# Santa Rosa sound in Navarre



## jasonh1903 (Aug 6, 2010)

I've been fishing inshore several times in Navarre and i hardly ever have any luck. Anyone with me? Where are the fish at?


----------



## Stressless (Oct 2, 2007)

Only BP knows and they ain't telling now that the press is gone//


----------



## Yaksquatch (Mar 23, 2009)

jasonh1903 said:


> I've been fishing inshore several times in Navarre and i hardly ever have any luck. Anyone with me? Where are the fish at?

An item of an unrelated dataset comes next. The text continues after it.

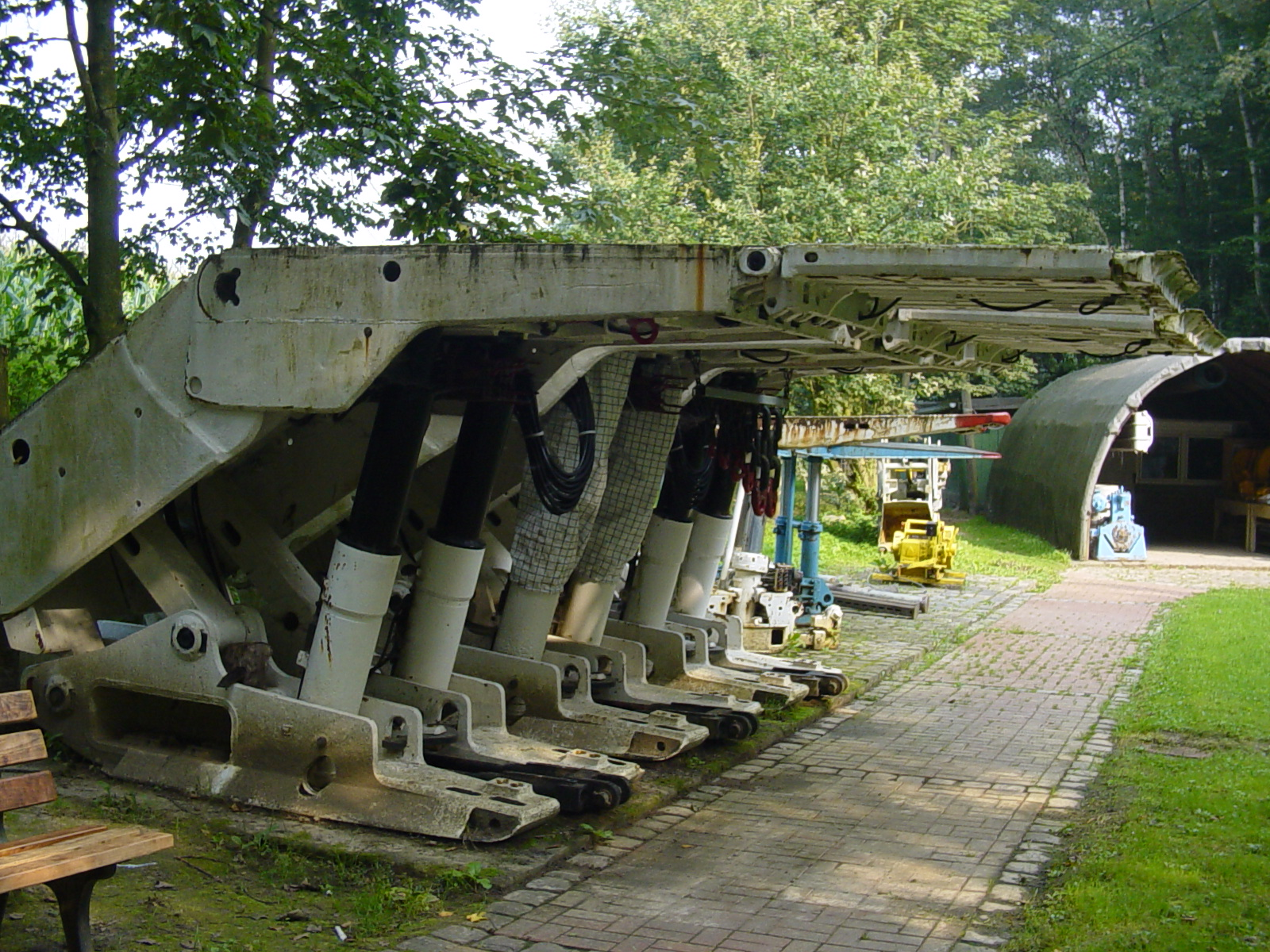 Schildausbau mit Hydraulischen Schilden. Ausstellung am Zechenhaus Herberholz am Bergbauwanderweg Muttental.

Docks man, docks! 1/8 -1/4oz soft plastic depending on depth. Skipcast under and hop it out. Be ready for reds to try ripping the rod out of your hand.

Alex


----------



## jdhkingfisher (Aug 6, 2010)

Yaksquatch said:


> Docks man, docks! 1/8 -1/4oz soft plastic depending on depth. Skipcast under and hop it out. Be ready for reds to try ripping the rod out of your hand.
> 
> Alex


this guy right. but try a noise making bobber with a gulp on the bottom end . trout early in the morning and reds at dusk


----------



## Live2Kayak~Kayak4Life (Apr 6, 2009)

fish the bridge that goes to the beach. everytime I catch flounder off it at the very least. Caugth some nice trout, black drum, and sheepshead off it also.:thumbsup:


----------



## lobsterman (Sep 30, 2007)

jasonh1903 said:


> I've been fishing inshore several times in Navarre and i hardly ever have any luck. Anyone with me? Where are the fish at?


I will tell you that as hot as it is the absolute best time right now is just before sun up and just after. There are some awesome producing flats in Navarre Sound.


----------



## chasintales (Sep 29, 2007)

North Shore near Woodlawn and Oriole Launches right at Dawn have been great. Also, if you can get down in front of lighthouse point first thing in the morning, just east of the community dock has been producing.

Chris


----------